After an afternoon rally in the bond market on Friday afternoon, mortgage bonds opened the day in negative territory to begin the first trading day in the month of March. Stocks, on the other hand, are blasting higher and are again at new all-time record highs. The seemingly unstoppable run higher in the stock market continues to be the primary culprit driving mortgage interest rates higher. As both markets are competing for the same investment dollars, interest rates tend to move higher in times when the stock market is pushing higher. Unless the stock market pulls back, a significant run higher in the bond market will be unlikely.
Bond friendly economic news continues to hit the wires. However, it is doing little to help improve mortgage interest rates or to stop the stock market from setting new record highs. January Personal Income and Spending was reported this morning. Personal Income was up 0.3%, which was a bit lower than the 0.4$ expected. Consumer Spending was reported to be -0.2%, which was also lower than the 0.0% expected. Since economic growth is all about what consumers are spending, this report is not showing growth in our economy. This should have created a headwind for the stock market and helped improve mortgage bonds. However, the trend is just too strong for this to slow the growth in stocks and the headwind bonds have faced for the entire month of February.

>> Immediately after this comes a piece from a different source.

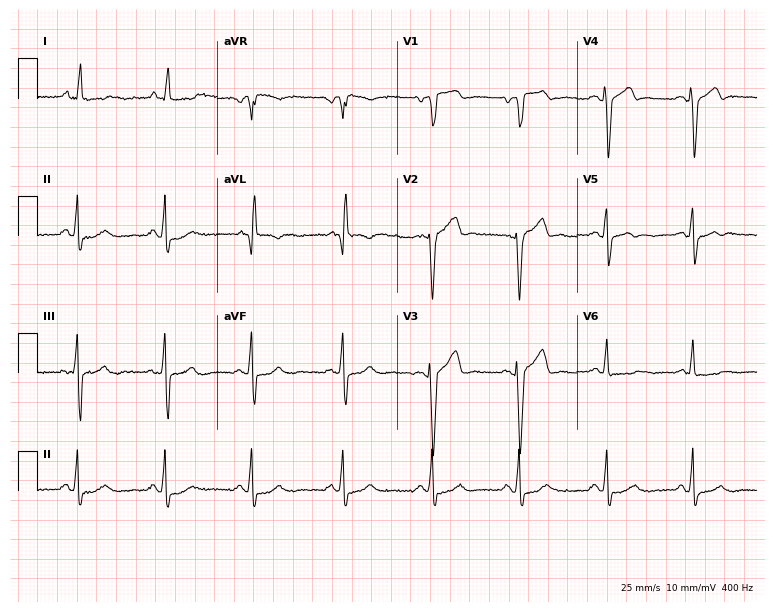
Electrocardiogram (7.3-second recording at 400 Hz), a male patient, 45 years old. Of the six screened findings (first-degree AV block, right bundle branch block (RBBB), left bundle branch block (LBBB), sinus bradycardia, atrial fibrillation (AF), sinus tachycardia), none is recorded.

With mortgage bonds continuing to be held beneath their 50 day moving average, we will maintain our locking bias. This Friday we will receive the monthly job growth report for the Month of February from the Bureau of Labor Statistics. This will likely add additional volatility to the bond market. With the potential of the depressed oil market creating downward pressure to job growth, we may see a lower report. However, in this unrealistic environment, anything is possible.